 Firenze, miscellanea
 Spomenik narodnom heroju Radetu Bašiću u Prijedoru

........

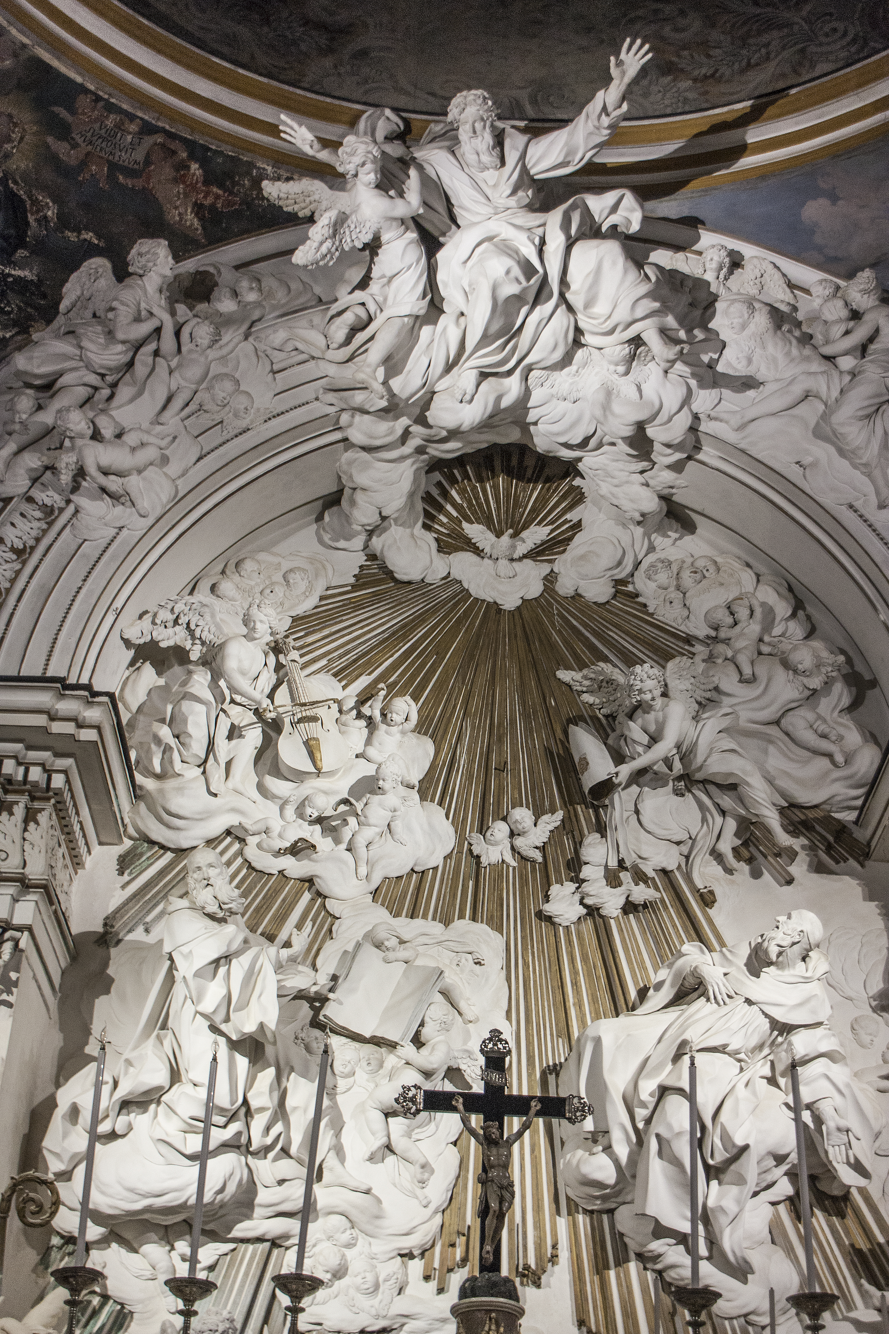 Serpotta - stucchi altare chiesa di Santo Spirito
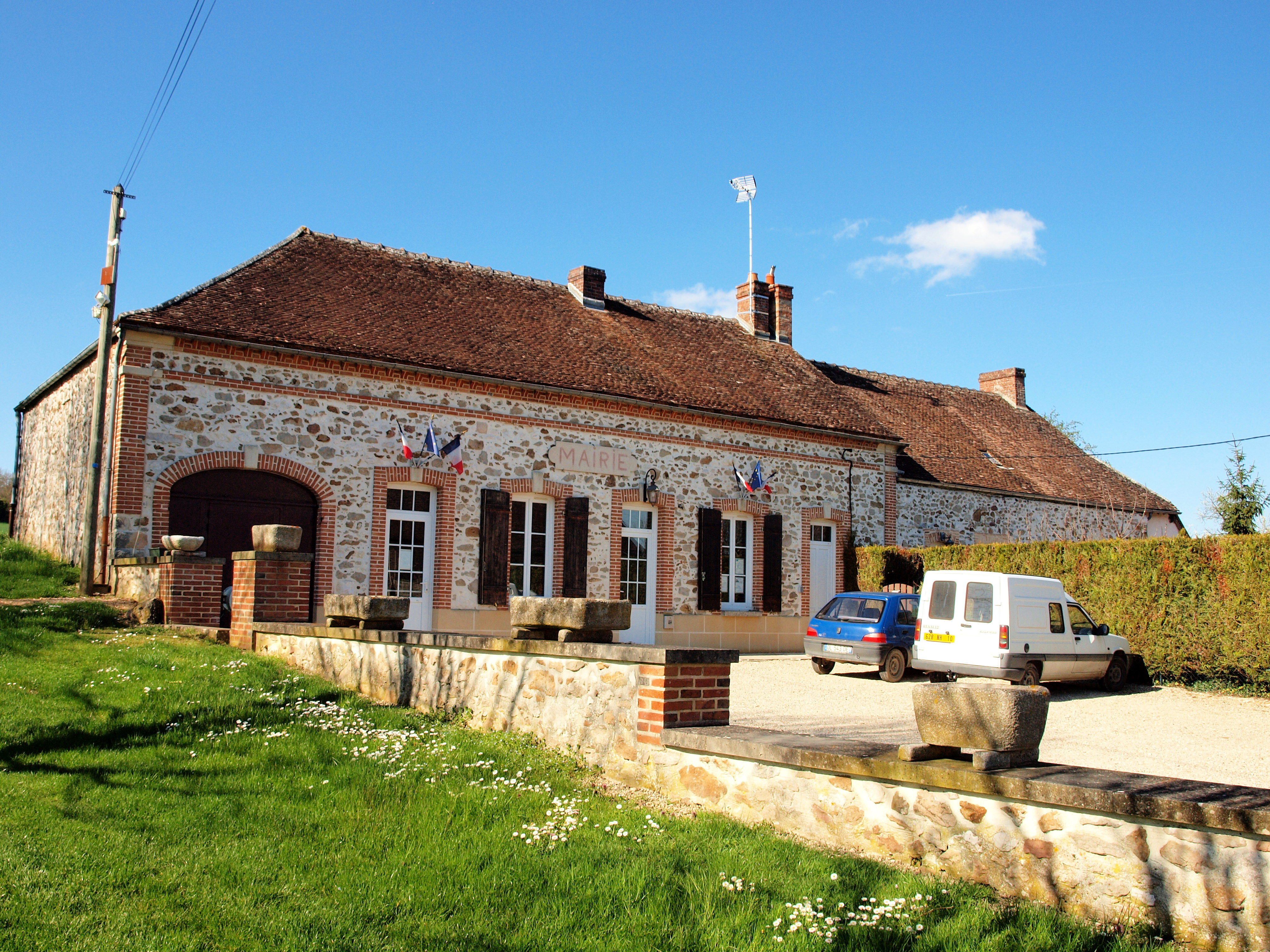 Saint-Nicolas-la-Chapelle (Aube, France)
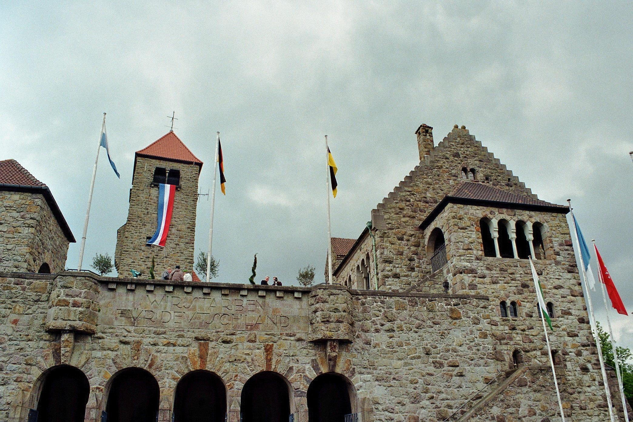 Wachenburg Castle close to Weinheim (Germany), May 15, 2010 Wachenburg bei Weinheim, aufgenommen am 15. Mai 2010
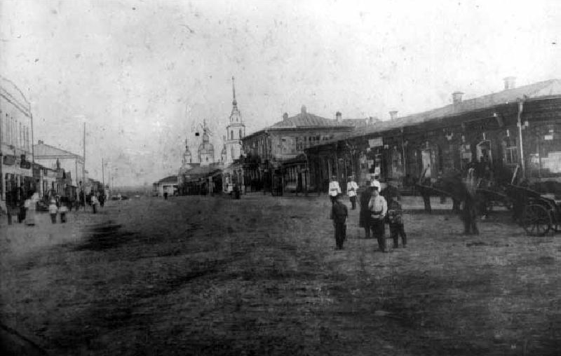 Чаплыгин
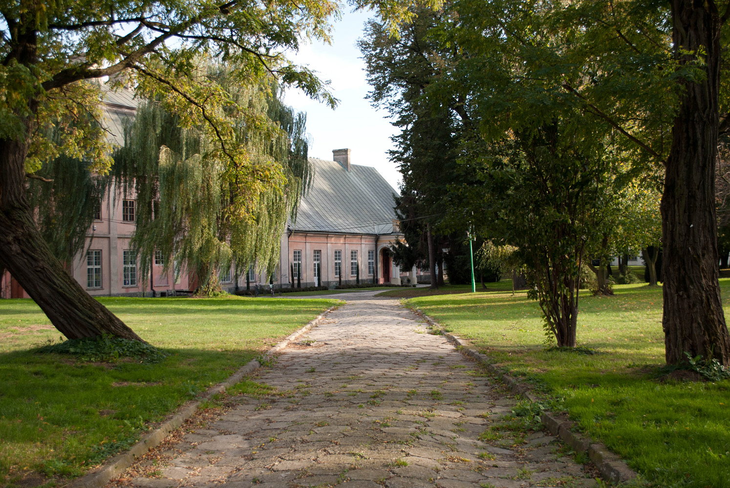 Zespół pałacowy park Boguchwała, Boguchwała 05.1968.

........

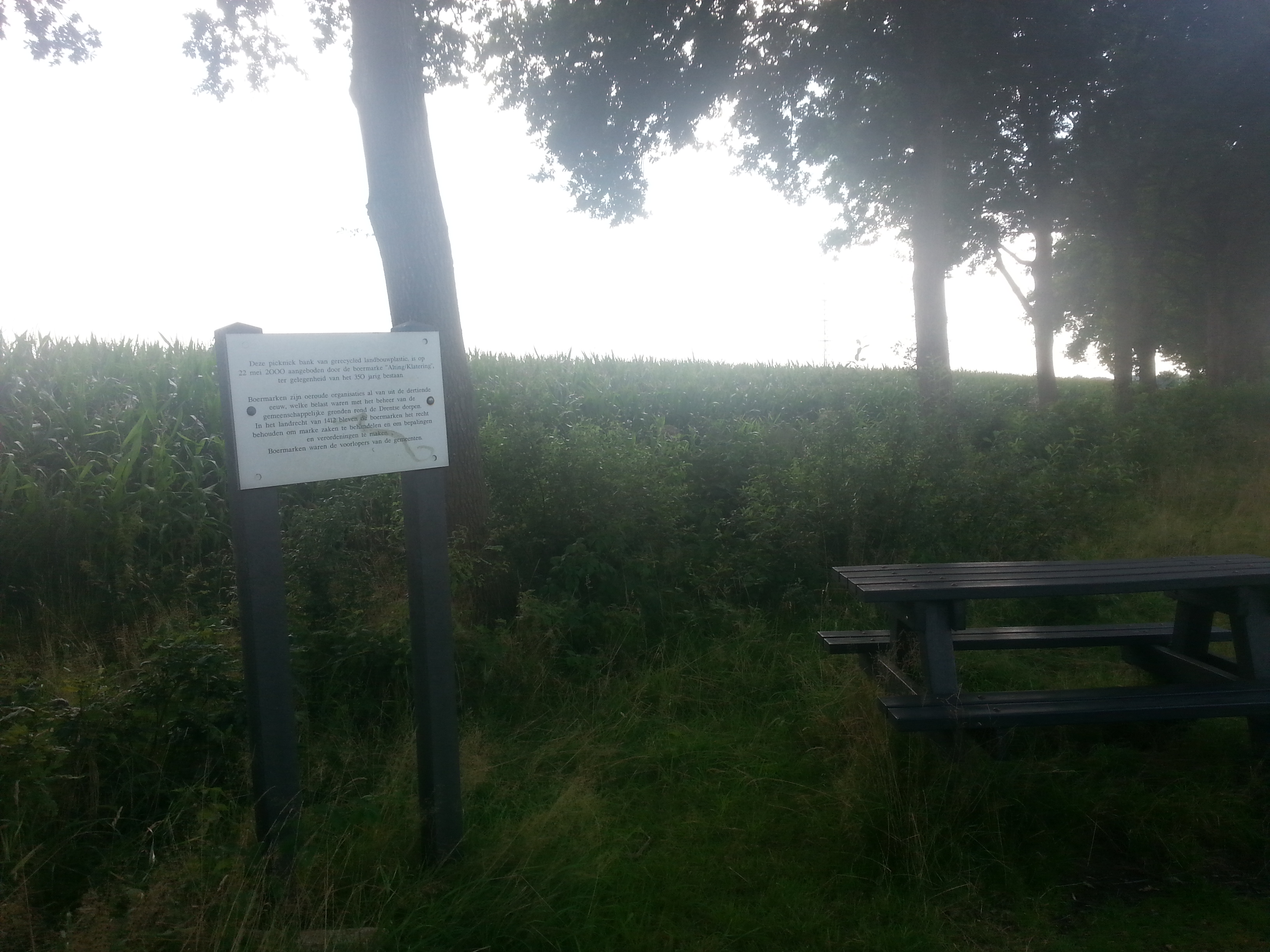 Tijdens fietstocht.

........

Problem description
Word for word, retype the lines in the entries above that run from the one with "Serpotta - stucchi" through the one with "Zespół pałacowy park". Both ends count; pictures do not.

Your response
 Serpotta - stucchi altare chiesa di Santo Spirito
 Saint-Nicolas-la-Chapelle (Aube, France)
 Wachenburg Castle close to Weinheim (Germany), May 15, 2010 Wachenburg bei Weinheim, aufgenommen am 15. Mai 2010
 Чаплыгин
 Zespół pałacowy park Boguchwała, Boguchwała 05.1968.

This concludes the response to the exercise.